Quem vai a Ouro Preto se impressiona definitivamente com as sombras concretas do passado brasileiro há alguns séculos de distância, conservado em monumento histórico feito de uma cidade inteira.
Não é como outros lugares, em que a história é vista aqui e ali a conta-gotas, não, em Ouro Preto você caminha, respira, habita dentro da história. Os casarões, as igrejas e os muros projetam as sombras do passado e o viajante navega entre essas projeções como se tivesse realmente voltado no tempo da história, mais precisamente ao Século XVIII.

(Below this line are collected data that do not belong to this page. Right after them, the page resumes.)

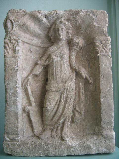 Autun, musée Rolin : statuette de l'abondance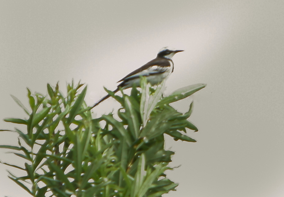 Mekong Wagtail Motacilla samveasnae, Cambodia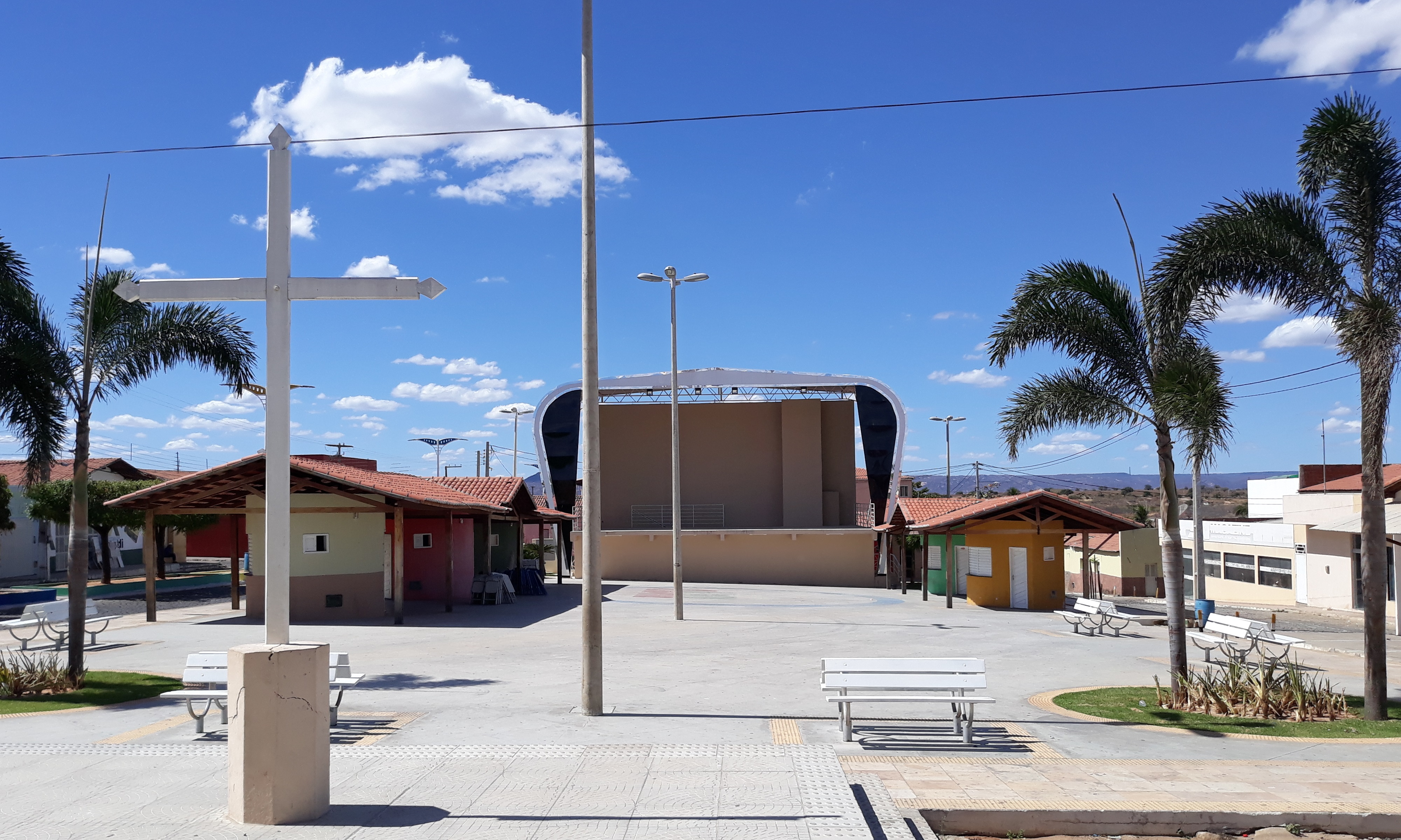 Praça pública de Pilões, Rio Grande do Norte (Brasil), com o Palco de Eventos Ediglei Rodrigues da Silva ao fundo.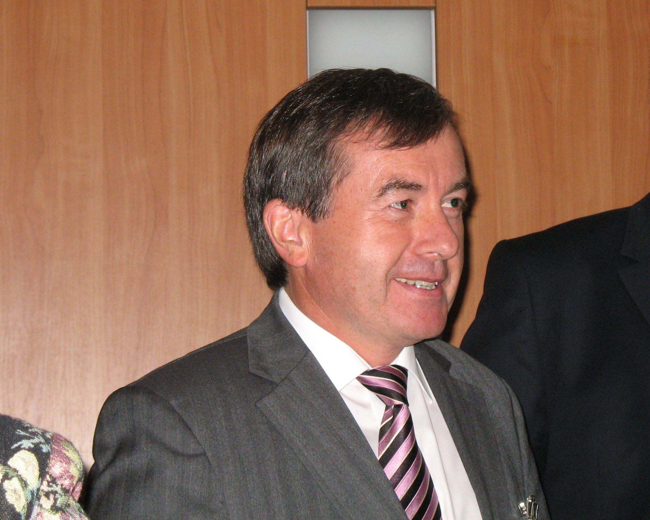 Prezes Solaris Bus & Coach Krzysztof Olszewski w Kielcach na targach Transexpo 2007.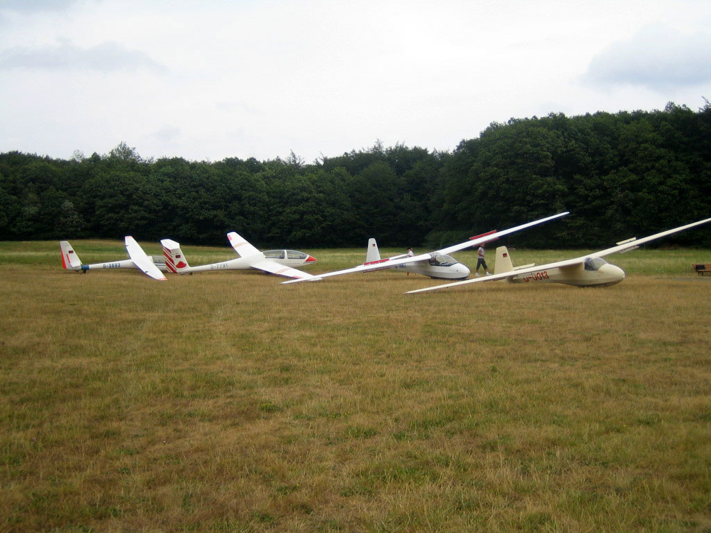 Flugzeuge am Start auf dem Flugplatz Eßweiler. Bild: Marco Creutz

Curiosamente é também uma cidade de muita juventude: cheia de estudantes morando nos casarões transformados em repúblicas há décadas. Essas moradias estudantis são mantidas por confrarias tradicionalíssimas formadas pelos eternos e fiéis ex-estudantes que recepcionam os novos a cada ano. Isso mantém a cidade em constante clima de festa e irreverência.
Ouro Preto, além de ser uma cidade, também pode ser considerada um poema em forma de casarões, igrejas e ladeiras. Um poema que é cantado por tantos poetas desde que o lugar existe, desde Tomás Antônio Gonzaga passando por Cecília Meireles, Vinícius de Moraes e tantos outros, famosos ou anônimos.
Em 1950 o poeta Murilo Mendes vê Ouro Preto e escreve a série de poemas intitulada Contemplação de Ouro Preto. Sua visão capta desde as imagens sombrias até as luminosas, vai da morte à vida, do pesado ao leve:
Ruínas de solares e sobrados
Onde pairam espectros de poetas,
De padres doidos, de reformadores
…
O canto alternativo das igrejas
Nos leves sinos da levitação
Cruzando-se em cerrado contraponto,
São Francisco de Assis adverte ao Carmo,
São Francisco de Paula à matriz do Pilar.
(in: Motivos de Ouro Preto)
(...)
Em sua contemplação, Murilo Mendes toca a atmosfera histórica, a religião, a arquitetura, a arte, as figuras e personagens populares e as de renome ligadas à cidade: Aleijadinho, Joaquim José, dona Adelaide…
O passeio do poeta naquela época coincide exatamente com o nosso passeio de agora, quando estamos lá em visita:
Tu, Ouro Preto,
Que outrora foste
E agora inda és.
De qualquer ângulo
Tu sempre és bela!
De qualquer ângulo
Ao olho amante
Sempre és igual.
(in: Romance de Ouro Preto)
(...)
Minha alma sobe ladeiras,
Minha alma desce ladeiras
Com uma candeia na mão,
Procurando nas igrejas
Da cidade e do sertão
O gênio das Minas Gerais
(in: Romance das Igrejas de Minas)
Eu vi a cidade barroca
Vivendo da luz do céu
(in: Flores de Ouro Preto)
Murilo Mendes dedica ao arquiteto Lúcio Costa - que projetou Brasília junto com Niemeyer - um poema sobre a fantástica, singela e belíssima igreja de São Francisco:
Solta, suspensa no espaço,
Clara vitória da forma
E de humana geometria
Inventando um molde abstrato;
Ao mesmo tempo, segura,
Recriada na razão,
Em número, peso, medida
(in: São Francisco de Assis de Ouro Preto)
O poeta fala também das luminárias e da lua, que tanto se destacam ao observador que passeia à noite pela cidade:
Em Ouro Preto
- Viva a sua luz-
Vi luminárias
Dependuradas,
Vi luminárias
Que a mão conduz,
Vi luminárias
Verdes, vermelhas,
Vi luminárias
Roxas, azuis.
(in: Luminárias de Ouro Preto)
No Carmo lua:
Que lua grande,
Corpo estendido,
Lua longueira…
Mas que luarão
Nesses retângulos
Que o Carmo tem!
O Carmo é mesmo
Todo um luar.
(in “A lua de Ouro Preto”)
E afinal, a cidade de Ouro Preto, hoje, é um lugar extremamente acessível e confortável ao viajante. Totalmente equipada com a infraestrutura padrão dos lugares turísticos. Há hotéis, restaurantes, museus, eventos e passeios para todos os públicos.